Steven Pinker
New York, NY: Viking, 2002
$27.96
509 pp.
Reviewed by Jared Taylor
For the last half of the previous century, it was common—sometimes obligatory—to believe there is no such thing as human nature, that men are “blank slates” on which society can write any message it chooses. It was widely believed that humans are born essentially equal, with almost no predispositions or inherent abilities, and that behavior was almost entirely controlled by rearing and environment.
Steven Pinker’s The Blank Slate, which takes its name from that theory, purports to be an introduction to new findings that support an older view, that human beings are born with differing abilities but the same general characteristics, and that all societies are built upon and reflect these characteristics. There is, in other words, such a thing as human nature, which largely dictates our social arrangements rather than the other way around, and that men (and women) are not born equal. The Blank Slate also offers to explain why so many people denied this for so many decades, and why they resorted to every trick to suppress and discredit those whose research contradicted their view.
This book does these things to some degree, but its real purpose is not to explain the discoveries of science but to instruct us what to think about them. It begins by leaving out a great deal—the entire field of racial differences, for example—and goes on to lather what science it does present in layers of moralizing, hand-holding, reassurances, and apologies. Steven Pinker, who teaches psychology at MIT, has therefore written a book that is polemic masquerading as science. It is perhaps one-tenth science, eight-tenths spin, and one-tenth blather. Prof. Pinker writes altogether like a man who does not trust his readers to think for themselves, and in offering to do their thinking for them, tries to uphold the liberal doctrines that were erected on the very blank-slate assumptions he is attacking.

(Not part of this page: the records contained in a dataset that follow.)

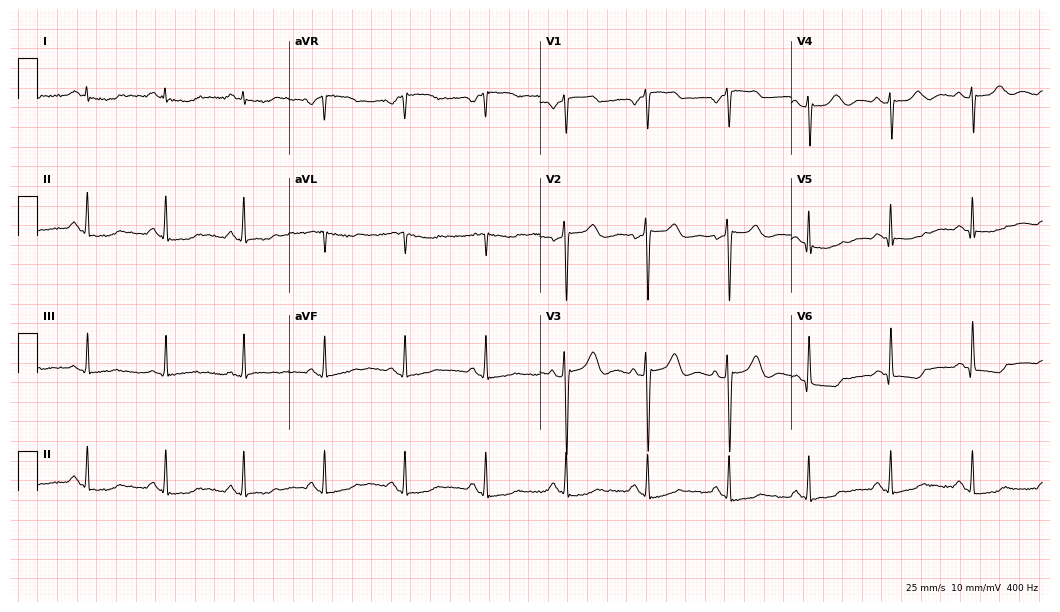
Standard 12-lead ECG recorded from a 46-year-old female patient. None of these six findings is recorded: first-degree AV block, right bundle branch block, left bundle branch block, sinus bradycardia, atrial fibrillation, sinus tachycardia.
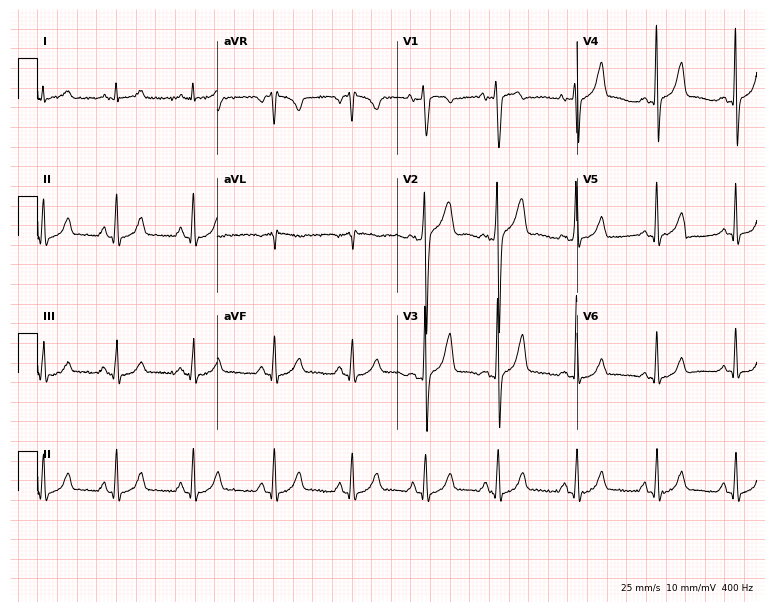
Resting 12-lead electrocardiogram. Patient: a 35-year-old male. Read as a normal ECG.
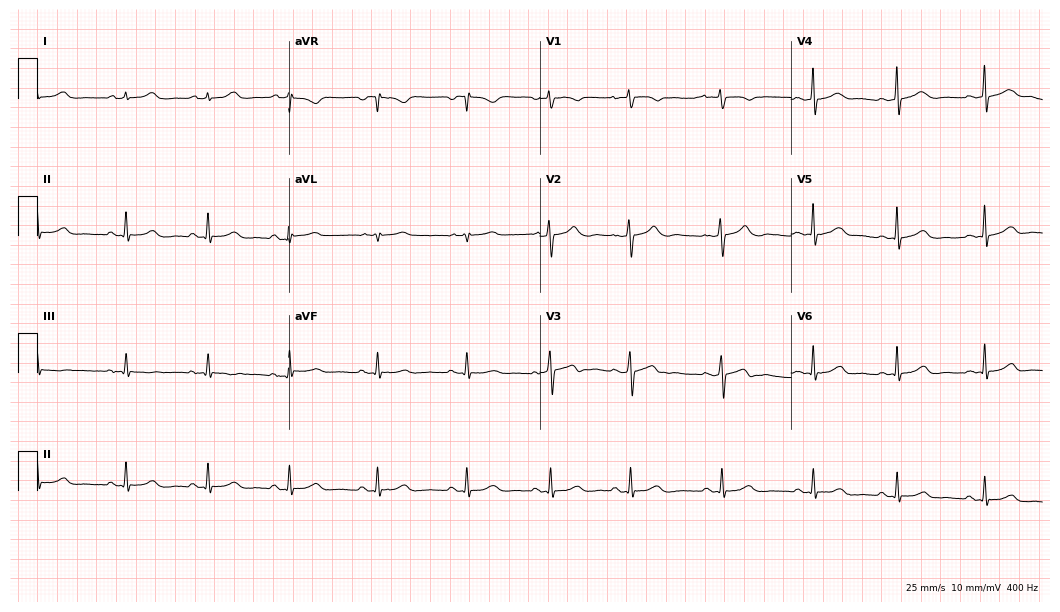
Electrocardiogram, a 24-year-old female patient. Overall reading on record: normal ECG.
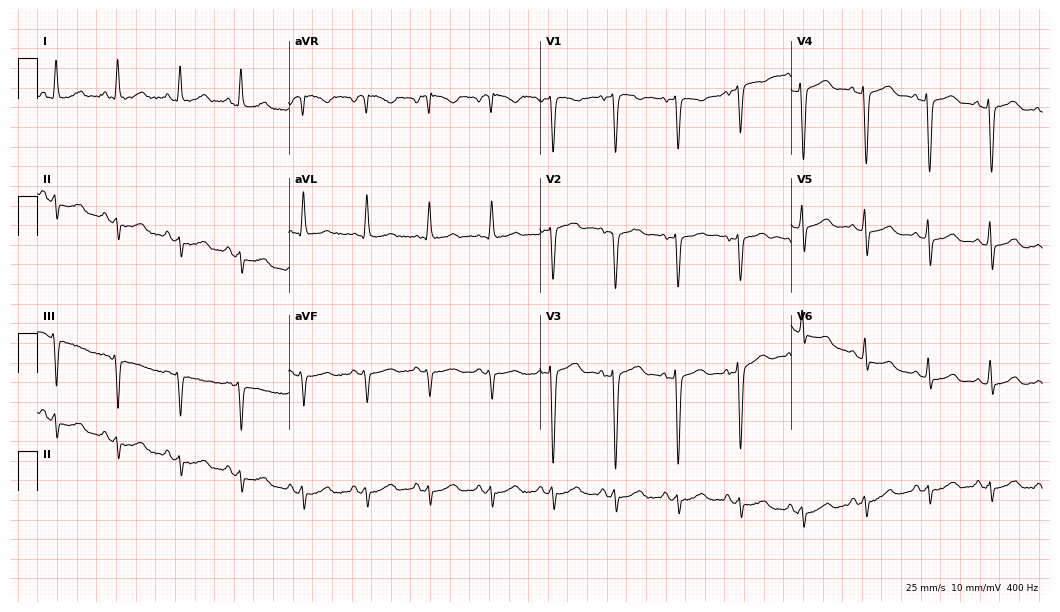
12-lead ECG from a woman, 53 years old (10.2-second recording at 400 Hz). No first-degree AV block, right bundle branch block, left bundle branch block, sinus bradycardia, atrial fibrillation or sinus tachycardia recorded for this tracing.
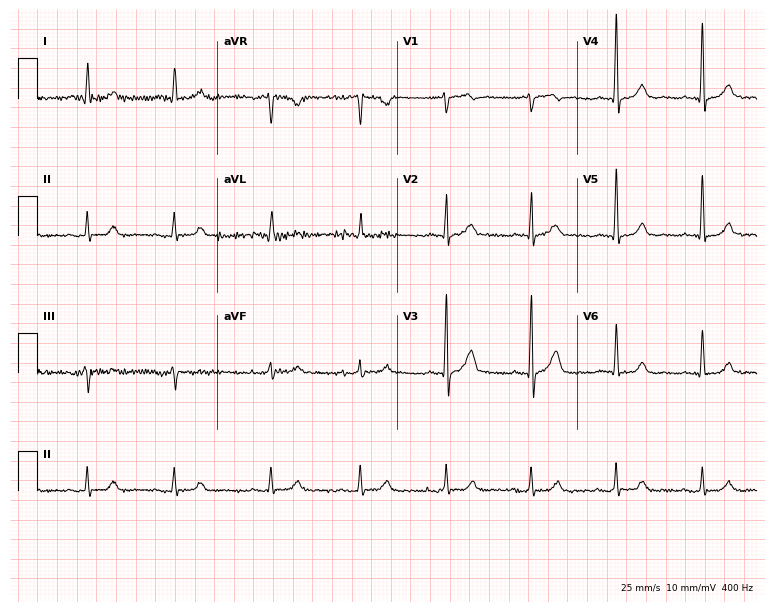
12-lead ECG from a man, 79 years old. Labelled as a normal ECG.
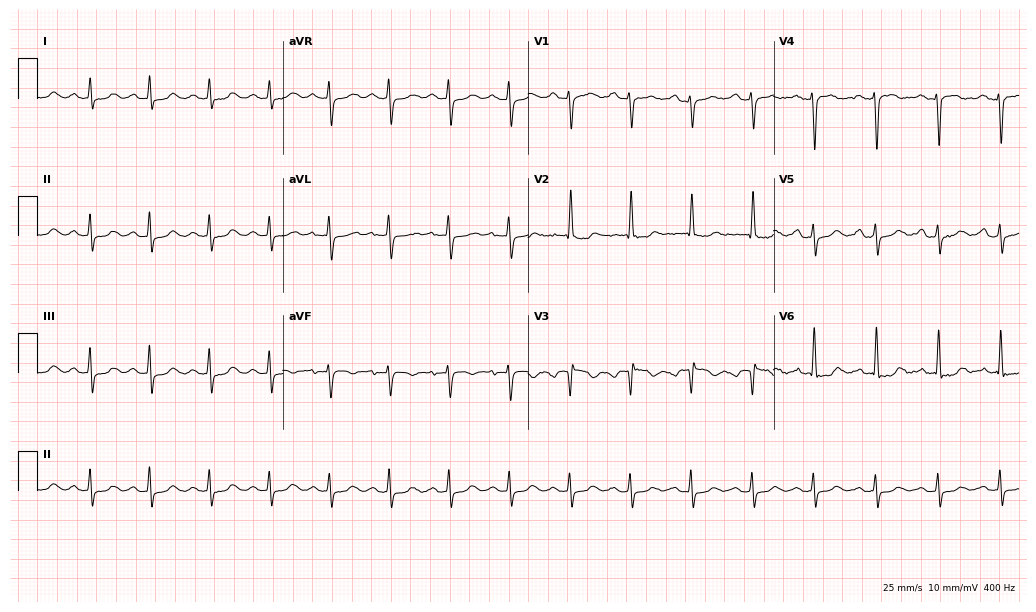
ECG (10-second recording at 400 Hz) — an 82-year-old female patient. Screened for six findings — first-degree AV block, right bundle branch block, left bundle branch block, sinus bradycardia, atrial fibrillation, sinus tachycardia — none is recorded. Other findings, if any, are not listed.
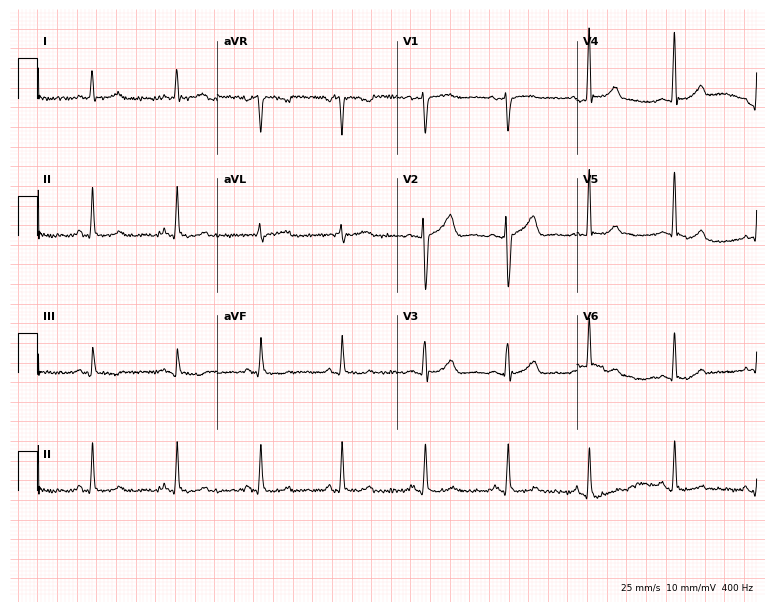
ECG — a 47-year-old male. Screened for six findings — first-degree AV block, right bundle branch block, left bundle branch block, sinus bradycardia, atrial fibrillation, sinus tachycardia — none is recorded. Only these six findings were labelled.
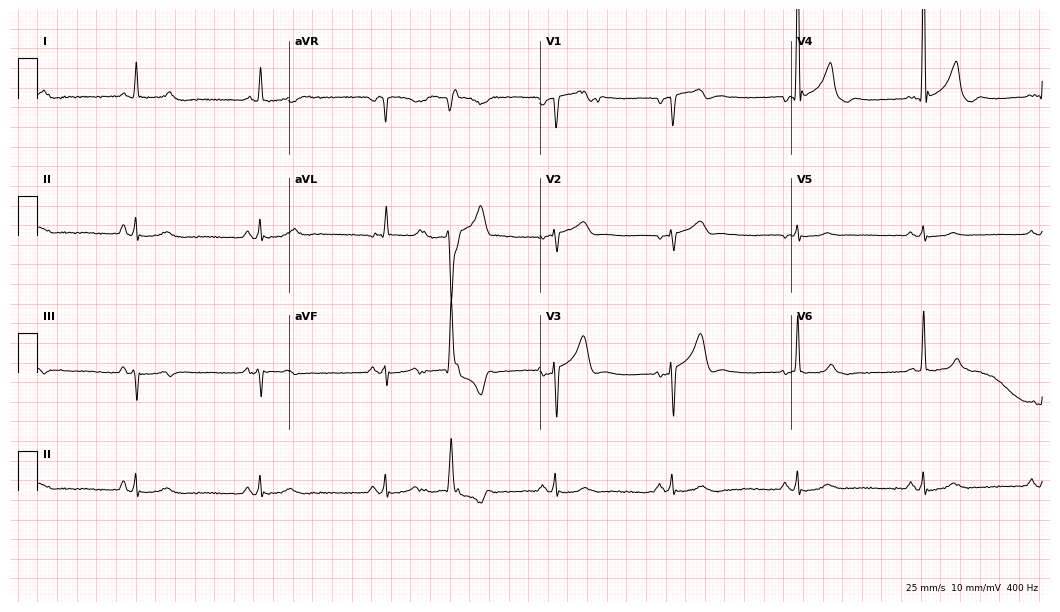
12-lead ECG from a male, 72 years old. No first-degree AV block, right bundle branch block, left bundle branch block, sinus bradycardia, atrial fibrillation or sinus tachycardia recorded for this tracing.
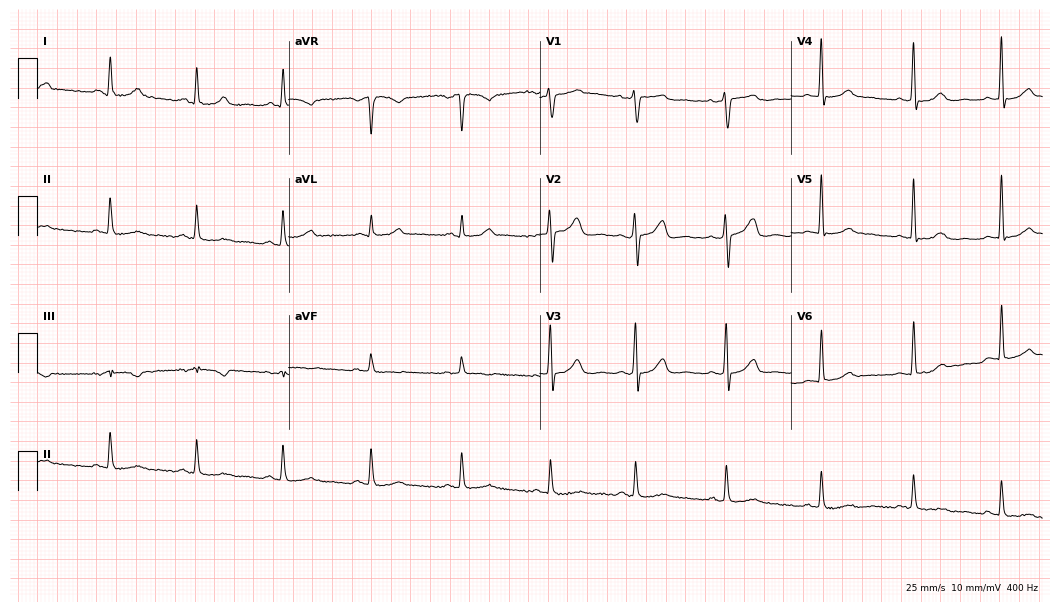
Standard 12-lead ECG recorded from a 48-year-old female. Read as a normal ECG.
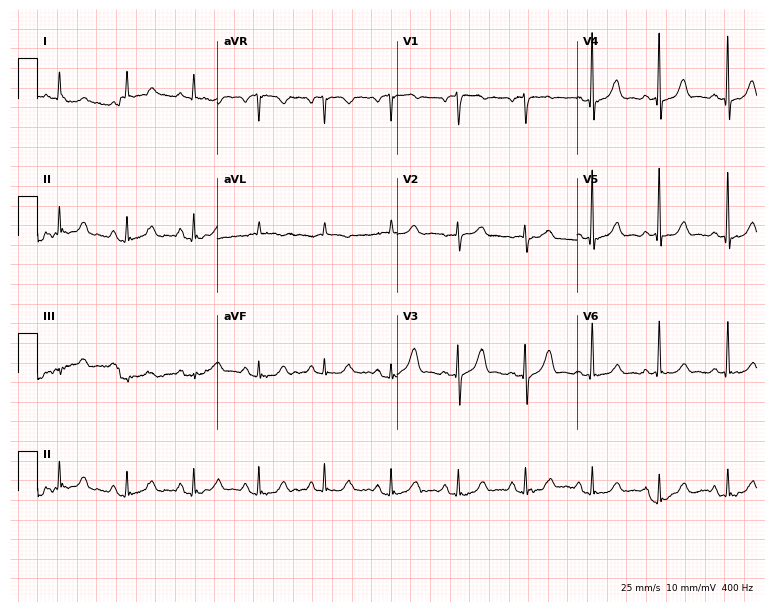
Standard 12-lead ECG recorded from a male patient, 84 years old. Read as a normal ECG.
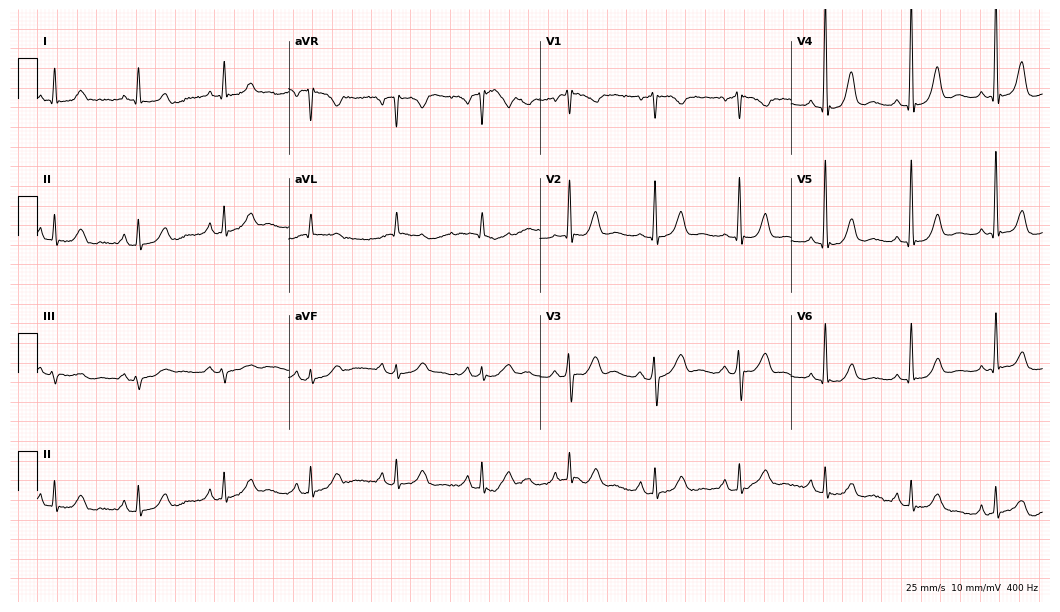
Electrocardiogram (10.2-second recording at 400 Hz), a man, 84 years old. Overall reading on record: normal ECG.

This is the perfect book for liberals who have heard unpleasant rumors that what they have always pretended to believe about human nature is wrong, but who are dying to be told they can go on being liberals anyway, and this no doubt explains why the book has been well received. On balance, we should welcome any book that acknowledges the deep, biological roots of human behavior, but it is hard to be enthusiastic about an author so given to preaching.
Whatever he thinks privately, Prof. Pinker would never suggest anything that might offend anyone at the New York Review of Books. Prof. Pinker tosses off the view that “intellectuals have a responsibility to take reasonable care that their ideas not be misused for evil ends.” How are they supposed to do that? By misrepresenting their ideas? By concealing them? By shading the facts? By offering antidotes they don’t believe in? It is hard to think of a way to protect ideas from misuse that does not involve deceit.
Although Prof. Pinker quotes him disapprovingly, one cannot help but wonder if he does not have a sneaking sympathy for Irving Kristol, who once wrote:
There are different kinds of truths for different kinds of people. There are truths appropriate for children; truths that are appropriate for students; truths that are appropriated for educated adults; and truths that are appropriate for highly educated adults, and the notion that there should be one set of truths available to everyone is a modern democratic fallacy. It doesn’t work.